Exercise directions
Retype the records below exactly as given, but only from the first line through the line with "צילום של בית", and without the pictures.

+ + + + +

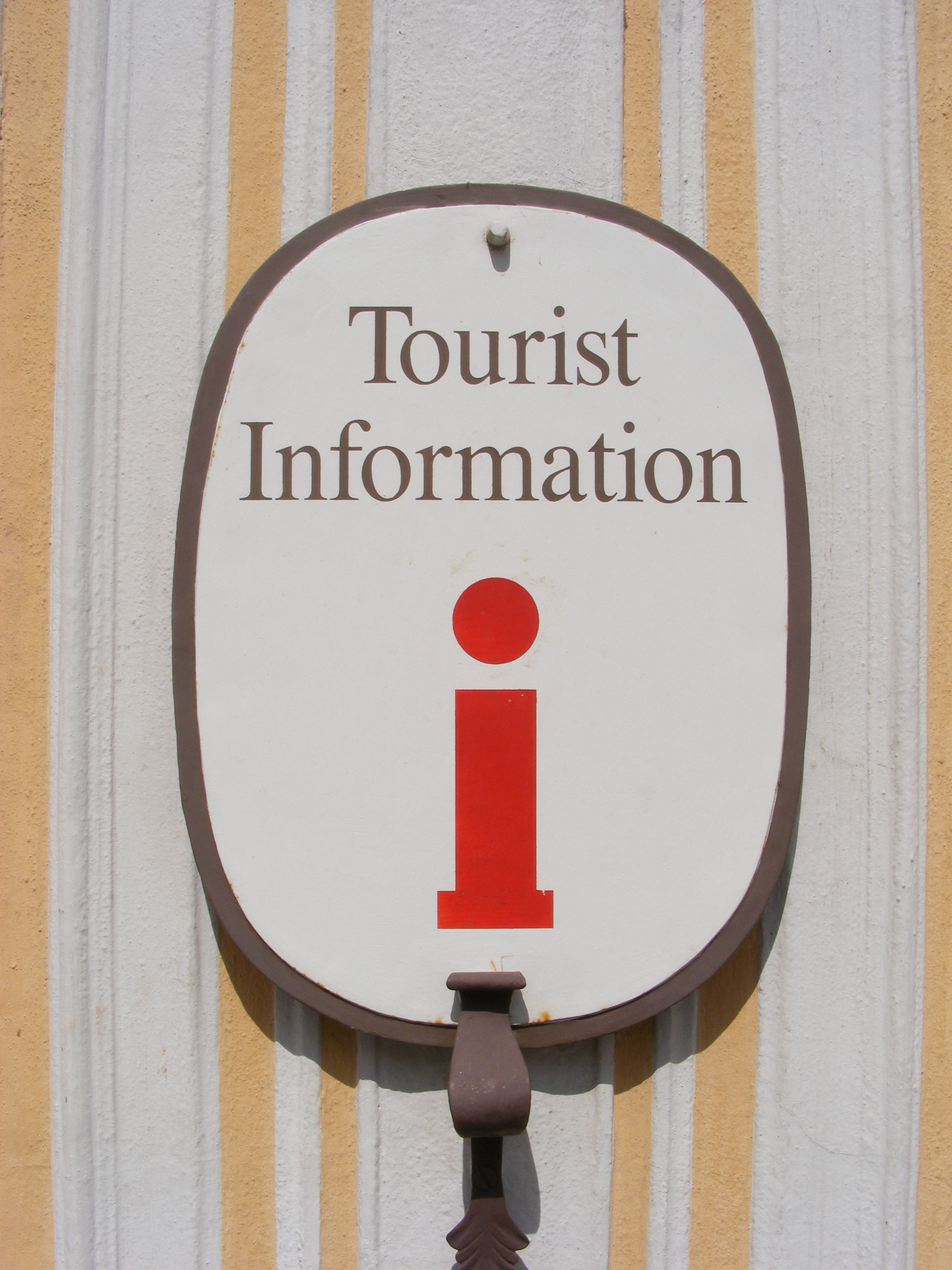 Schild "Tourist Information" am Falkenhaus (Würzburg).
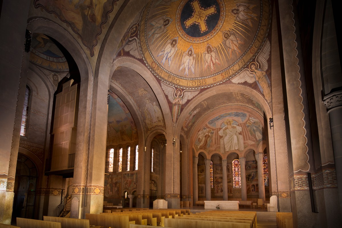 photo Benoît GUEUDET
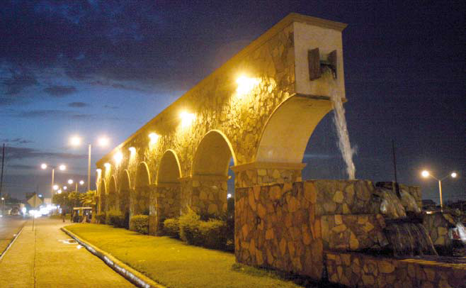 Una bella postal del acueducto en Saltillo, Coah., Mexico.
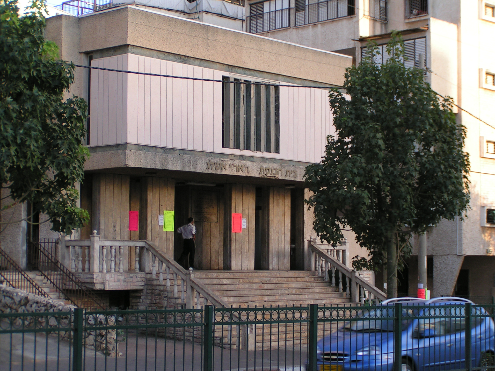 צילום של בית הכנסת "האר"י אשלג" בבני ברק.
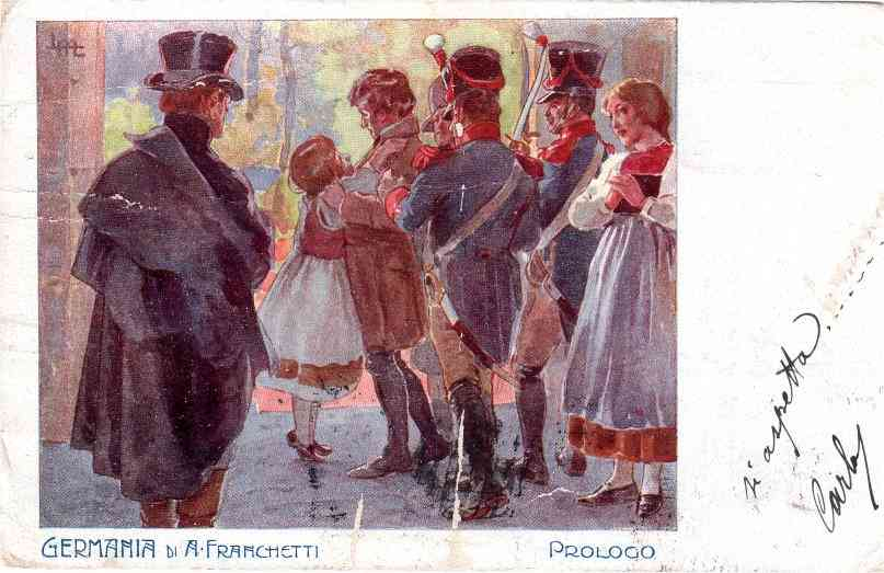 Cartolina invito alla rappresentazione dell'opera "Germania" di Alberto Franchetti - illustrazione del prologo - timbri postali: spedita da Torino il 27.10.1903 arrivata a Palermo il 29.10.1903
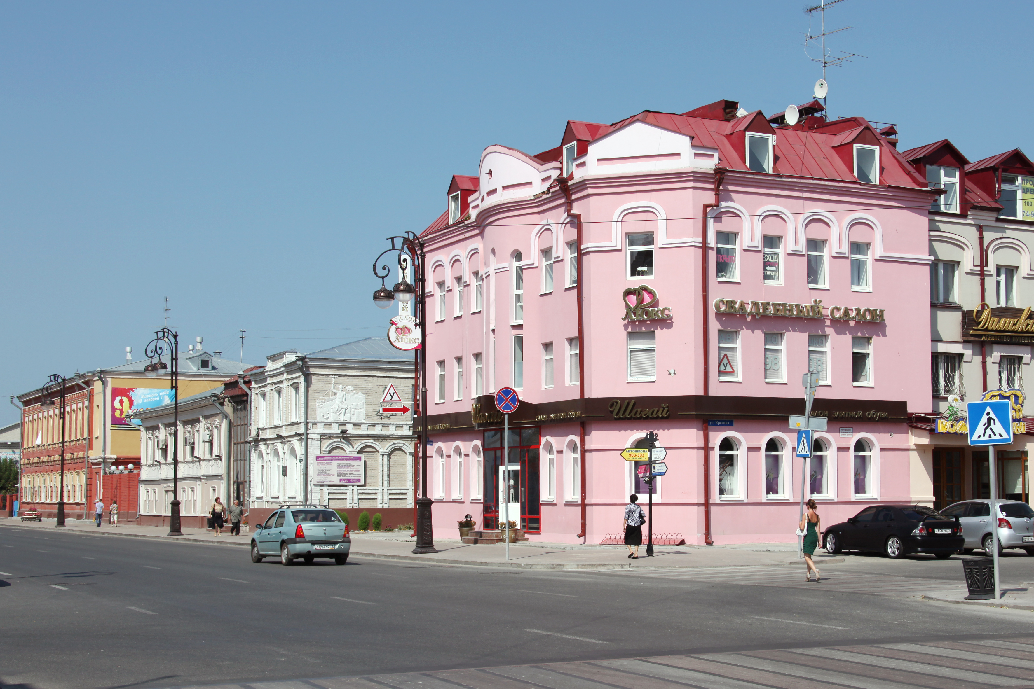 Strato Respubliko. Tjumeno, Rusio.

+ + + + +

Answer section
 Schild "Tourist Information" am Falkenhaus (Würzburg).
 photo Benoît GUEUDET
 Una bella postal del acueducto en Saltillo, Coah., Mexico.
 צילום של בית הכנסת "האר"י אשלג" בבני ברק.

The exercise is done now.